Usage 4: As Class Member Variable w/ Two-Phase Initialization

As a compromise to the lifetime problem, two-phase Initialization is also supported. This can be done by creating an array object (not reference or pointers) as a class member variable without specifying its name and size. The result is a placeholder array in an invalid state, which can be later initialized.

class Engine
{
    // automatically deleteled by RAII, size unknown
    ArrayLib::ArrayIJK<float> arr1;

    Engine(size_t i, size_t j, size_t k);
    {
        // two-phase initialization before use
        arr1.Init("name", {i, j, k});

        // use natural C-style syntax for acess
        arr1[1][2][3] = 0;
    }
}

Although it's potentially unsafe, but one can still enjoy automatic release of memory upon class destruction by C++'s RAII.

ArrayLib Arrays Can't be Passed by Value

ArrayLib objects are simple wrappers to heap-allocated memory, with few extra features in comparison to raw C pointers. In fact, they're designed to serve as drop-in replacement of raw pointers, which is prevalent in the existing codebase (we expect to refactor the codebase progressively). Thus, they're not meant to be high-level C++ containers. ArrayLib objects must be always passed as pointers or references, pass-by-value and copy-assignment are not supported. These operators are marked as deleted, attempting to do so would create a compile-time error. They make little sense for the low-level numerical simulation kernel in its current form.

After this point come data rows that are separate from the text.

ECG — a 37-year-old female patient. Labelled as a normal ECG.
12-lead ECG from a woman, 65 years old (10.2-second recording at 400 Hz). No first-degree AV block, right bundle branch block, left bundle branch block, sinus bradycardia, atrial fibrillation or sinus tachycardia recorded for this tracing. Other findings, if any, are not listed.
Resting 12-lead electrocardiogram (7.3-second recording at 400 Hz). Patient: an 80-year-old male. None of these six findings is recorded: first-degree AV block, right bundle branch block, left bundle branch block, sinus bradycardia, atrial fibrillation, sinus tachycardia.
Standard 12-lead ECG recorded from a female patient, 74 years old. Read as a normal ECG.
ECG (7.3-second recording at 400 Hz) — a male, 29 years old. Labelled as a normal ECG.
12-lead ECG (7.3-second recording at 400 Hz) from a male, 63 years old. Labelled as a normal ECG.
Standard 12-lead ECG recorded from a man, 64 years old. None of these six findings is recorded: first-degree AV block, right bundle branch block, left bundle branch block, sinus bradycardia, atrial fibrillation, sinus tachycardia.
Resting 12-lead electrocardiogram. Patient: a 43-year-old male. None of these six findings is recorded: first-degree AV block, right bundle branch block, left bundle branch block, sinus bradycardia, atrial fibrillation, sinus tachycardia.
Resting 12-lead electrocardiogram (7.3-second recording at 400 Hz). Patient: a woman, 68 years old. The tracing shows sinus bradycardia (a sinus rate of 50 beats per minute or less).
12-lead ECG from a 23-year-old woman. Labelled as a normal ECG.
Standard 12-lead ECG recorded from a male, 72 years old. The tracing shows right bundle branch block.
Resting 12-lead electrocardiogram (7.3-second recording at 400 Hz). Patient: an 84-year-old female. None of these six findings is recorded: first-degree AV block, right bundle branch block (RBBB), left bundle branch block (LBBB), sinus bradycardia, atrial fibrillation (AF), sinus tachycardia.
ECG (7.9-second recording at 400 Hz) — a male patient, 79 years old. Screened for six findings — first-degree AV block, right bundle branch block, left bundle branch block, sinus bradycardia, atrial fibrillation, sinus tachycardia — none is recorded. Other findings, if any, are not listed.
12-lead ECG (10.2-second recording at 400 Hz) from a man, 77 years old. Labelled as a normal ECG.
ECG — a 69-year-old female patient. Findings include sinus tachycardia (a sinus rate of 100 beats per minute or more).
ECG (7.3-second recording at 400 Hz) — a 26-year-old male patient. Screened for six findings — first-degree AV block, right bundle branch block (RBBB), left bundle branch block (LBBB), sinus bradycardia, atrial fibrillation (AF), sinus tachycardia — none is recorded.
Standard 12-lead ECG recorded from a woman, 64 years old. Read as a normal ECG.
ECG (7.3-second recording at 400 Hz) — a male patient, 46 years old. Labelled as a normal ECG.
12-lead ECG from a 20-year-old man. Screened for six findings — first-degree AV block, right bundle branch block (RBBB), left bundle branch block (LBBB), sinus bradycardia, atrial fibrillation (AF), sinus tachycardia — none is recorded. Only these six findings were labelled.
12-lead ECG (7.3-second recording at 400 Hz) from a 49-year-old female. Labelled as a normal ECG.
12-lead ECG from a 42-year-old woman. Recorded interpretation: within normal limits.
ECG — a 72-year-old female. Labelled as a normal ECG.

ArrayLib::ArrayIJK<float> data("name", size);

// pass-by-reference, recommended when possible
void process_ref(ArrayLib::ArrayIJK<float>& arr);
process_ref(data);

// pass-by-pointer, use only when necessary
void process_ptr(ArrayLib::ArrayIJK<float>* arr_ptr);
process_ptr(&data);

// pass-by-value, WRONG!
void process_value(ArrayLib::ArrayIJK<float> arr);
process_value(data)

Furthermore, practically speaking, in a simulation, large arrays to represent electromagnetic fields and material properties are allocated and passed around as pointers. Attempting to pass an array by value is always a bug.